In a normal day to day office environment we deal with data whether we realise it or not. It can range from small simple Excel sheets to large complex databases.
Throughout my career I’ve dealt with both, but it’s the simpler of the two I’ve found the trickiest. The simpler data is often the most directly used and valuable to everyone in a business e.g. the targets for a sales team, a profit and loss sheet from Finance, a contact list for marketing etc.
When asked to analyse it, even though they are small, their format can make the task far more tedious and cumbersome than an analyst would like. So I often find myself requesting data in a certain way or responding to the refreshingly rare question of “how would you like the data?”
This is an important question, so I’ve decided to make a post about it; to succinctly ask/respond to these questions and help others do the same. I will be tackling it from a layman’s perspective* so we can all understand and help the masses appreciate how a few minutes spent thinking about their data formats can potentially save hours and days of their lives and that of their colleagues.
Simply put, each Dimension and Measure should have its own column:
Dimensions are the data fields that let you categorise the data e.g. date, country, region etc.
Measures are the quantitative data fields that you want to count.
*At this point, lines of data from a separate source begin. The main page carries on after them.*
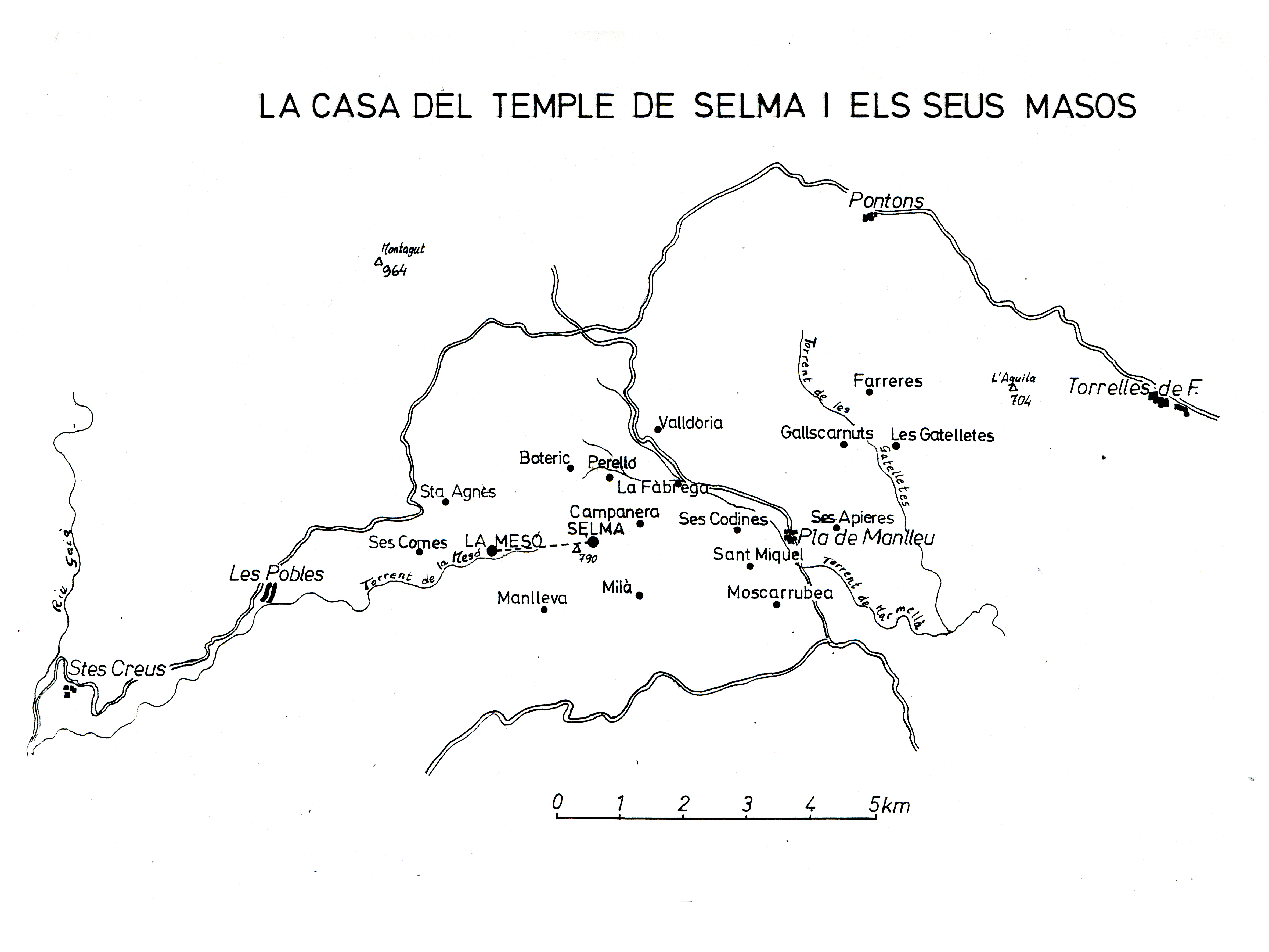 Selma (Alt Camp). Mapa de la comanda templera de Selma i els seus masos. (J. Fuguet, 1995, p. 265).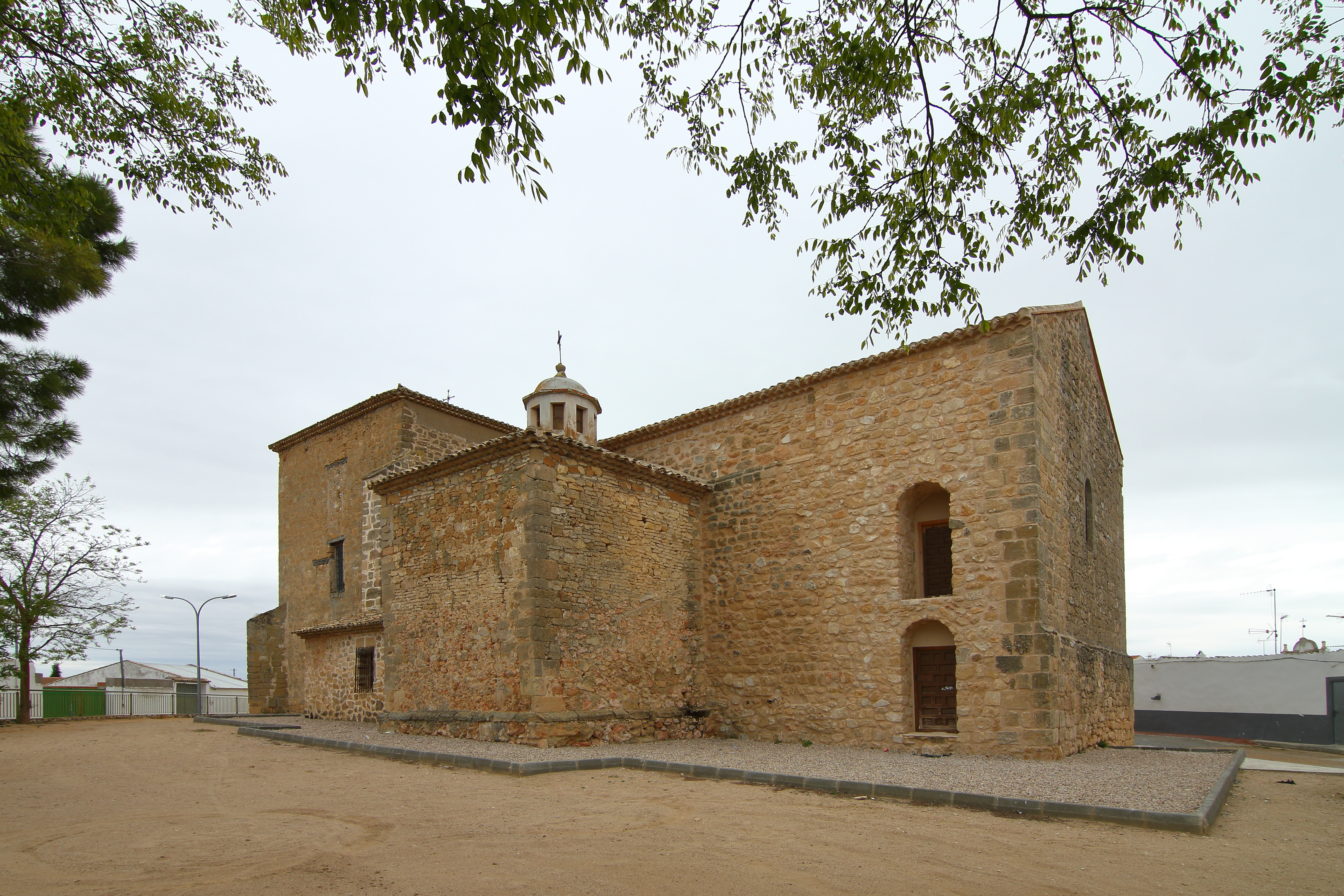 Cervera del Llano, iglesia de San Pedro Apóstol, 02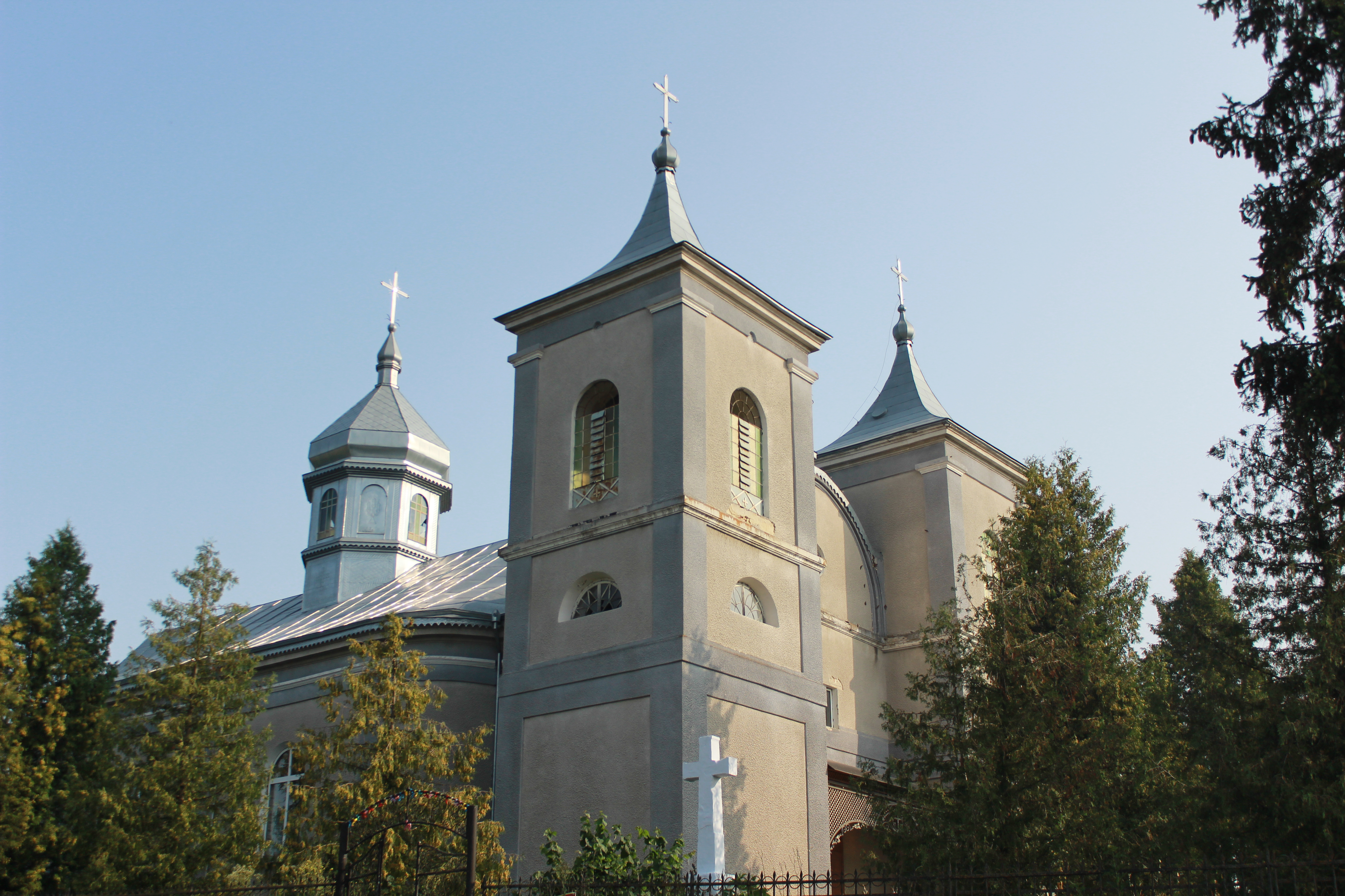 Цервка Благовіщення, с. Троське, Заліщицький район, Тернопільська область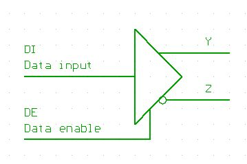 differentieller Transmitter mit enable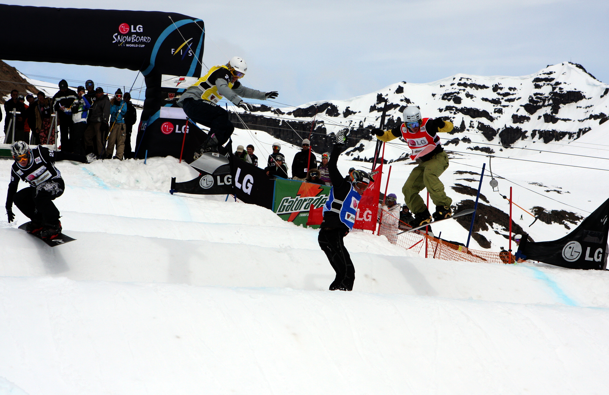 chapelco_sbx_andrey_boldykov_rus_konstantin_schad_ger_david_bakes_cze_paul-henri_de_le_rue_fra

Computer Readable vs. Human Readable
The most important thing we forget about analysing data on a computer is that it’s the computer doing the heavy lifting for us; we simply tell it how we would like the data output to look. With this in mind, it is the computer that needs to read the data and not a human.
The human controls the output, but the computer should dictate the input.
The best format for this is: a single table of data, with each Dimension and Measure having its own column. So when the data is uploaded into programmes such as Google Sheets, Microsoft Excel and Tableau Desktop, you can pivot the data immediately with no extra manual manipulation**.
Computers are very pedantic, so if we give them data in the wrong way, they can still read the data but it will be very hard to control the output.
If we follow the above example of data structure, we can immediately pivot up the data and easily start shaping, filtering and sorting it – ensuring our time spent with the data is on analysis and visualisation, and not manipulating the raw data so that it can be read by a computer.
If we ignore the advice above and make a single Dimension in the raw data have multiple columns, we’ll make it very hard if not impossible for a computer to read the data. Even if it does, it might not be worth analysing. You’d be surprised how often I encounter this kind of data – especially where the raw data has individual columns for months, whereas they should have all been in a single column. That data is meant for humans, not computers, to read.
Firstly, if you try and instantly pivot the data you’ll get an error message like this:
So you have to spend a little time moving the raw data about**, so that a computer can read it. Even when it does, you’ll get some odd and unhelpful outputs:
Try automatically sorting the data by date, or by the highest value – the short answer is ‘you can’t’, or not easily at least. You’d have to manually go in and move each field about. This might be tolerable in this example, but what if you had hundreds or thousands of fields? It would take days to perform and chances are you’d make a mistake or two along the way. Also if new data came in, you’d have to manually perform similar tasks for an updated output. This isn’t scalable or accurate. A few minutes spent getting the data right on the front end, can potentially save days of work and reduce inaccuracy to nothing.
So next time you have to explain to someone how you’d like the data, just show them this image and say “each Dimension and Measure should have its own column” – and if they have time, get them to read this article to see how bad data can ruin everyone’s day.
*There are numerous sources out there discussing the science and more hardcore data setups, but after a cursory glance I saw that none tried to tackle it at this level. So this post by no means reflects my full knowledge on data, more so on how to effectively communicate it to a wider audience who do not specialise in this field.
**If manual manipulation does occur, you run the risk of human error creeping into your data e.g. the wrong column deleted, an extra field entered in etc. So no matter how good your data analysis skills and tools are, if there are bad inputs, you will get bad outputs. I’ve made a tool that can help you work out the time and monetary cost of this incremental manual work – to show you business when making a case for efficiencies or automation.